The plan now is to add in an option for continuous or intermittent pulse oximetry monitoring so, if patients’ condition worsens, they’d be equipped with connected devices measuring their oxygen saturation level, continues Ford. The data would flow to the cloud and into the COVID dashboard.

Additionally, MUSC has used some of its telehealth video conferencing systems for communication between COVID-19 patients in isolation rooms at the hospital and their healthcare team, says Ford. This minimizes the need for healthcare workers to make unnecessary trips directly into patient rooms, thereby reducing their exposure to the virus and conserving the supply of personal protective equipment.

Many Partners

It takes a village to build a surge ICU system of this magnitude. Other partners in the effort include the South Carolina Clinical & Translational Research Institute, funded by the National Institutes of Health, which is providing substantial logistical and organizational support, Ford says.

MUSC’s Biomedical Informatics Center will also help create the digital infrastructure for the project and customize off-the-shelf sensors to collect COVID-19-relevant data, adds Lenert. Partners on the sensors include Masimo as well as Medtronic.
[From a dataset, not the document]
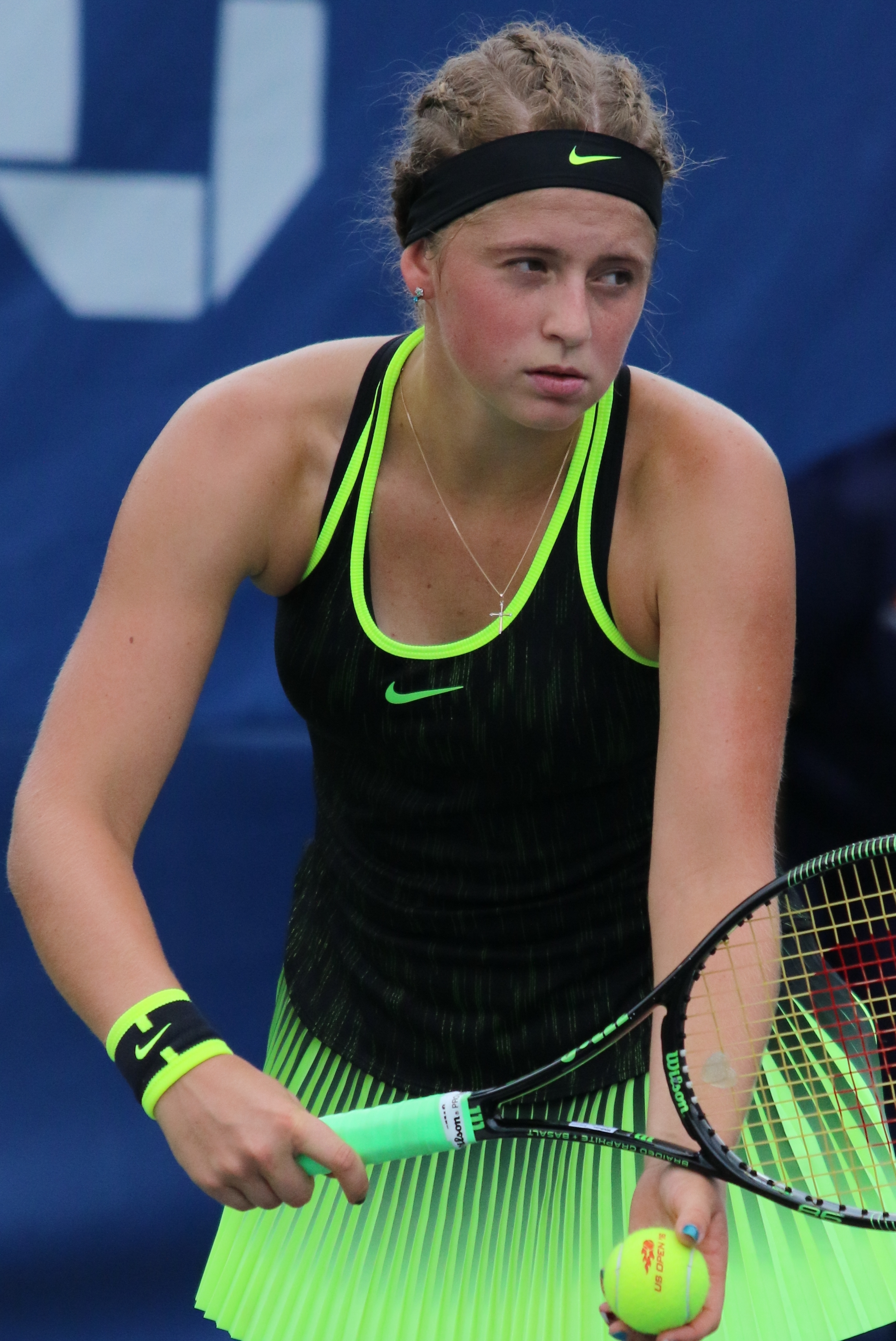 Ostapenko US16 (35)

The analytics team at MUSC also plays a vital role in the project, Lenert says, as it is their job to channel data from existing and planned IT systems to Microsoft Azure's cloud computing platform. The telehealth group is also vital, of course, since they’re the ones pushing the Prowess-ICU vision forward.
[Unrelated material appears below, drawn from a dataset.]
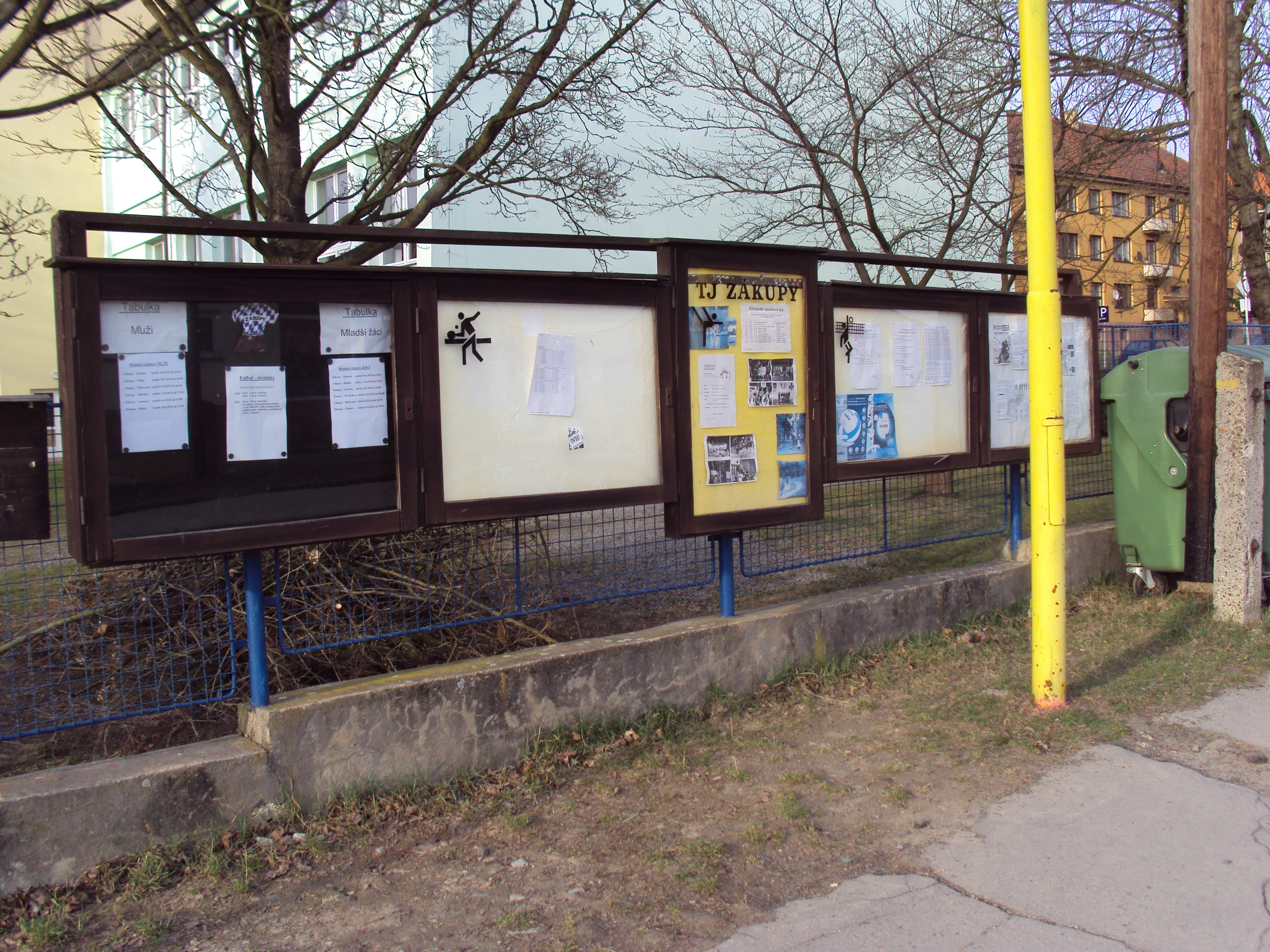 Vývěsky TJ Zákupy jsou poblíž jejich hřiště a školy

Numerous provider organizations are also serving as partners. Massachusetts General Hospital is working with MUSC on standards so ICU equipment will talk to each other regardless of manufacturer, says Lenert, as well as the development of simulators for critical events. The University of California, San Diego is helping to set up high-performance “batch calls” that would distribute connections—e.g., internet, satellite, ethernet and cable—across telecommunication companies like Verizon, Sprint, AT&T and T-Mobile, to ensure Prowess-ICU always has the best possible bandwidth.

University hospitals affiliated with Case Western Reserve University will be collaborating with MUSC on safety issues and ensuring the system is “a good place to care for people from a whole system’s perspective,” Lenert continues. Dartmouth University has been tapped to help with artificial intelligence (AI) work and predictive analytics, although this is contingent on the availability of funding.

The intention is to build AI algorithms that will analyze the data for indications of patient improvement or decline, says Ford, citing a parallel example with MUSC’s virtual urgent care program. AI and natural language processing have been used to stratify patients into a high-, medium- or low-risk group based on their likelihood of having a COVID-19 diagnosis, which helps with rationing PCR tests when the supply is low.

For Prowess-ICU, the AI algorithm could similarly be used to assess which COVID patients are staying stable and to predict respiratory failure and when patients on mechanical ventilators are ready to be extubated, she says.

Another academic partner stands at the ready to take on development of a “robotic respiratory therapy,” Lenert adds, but that is more a future direction.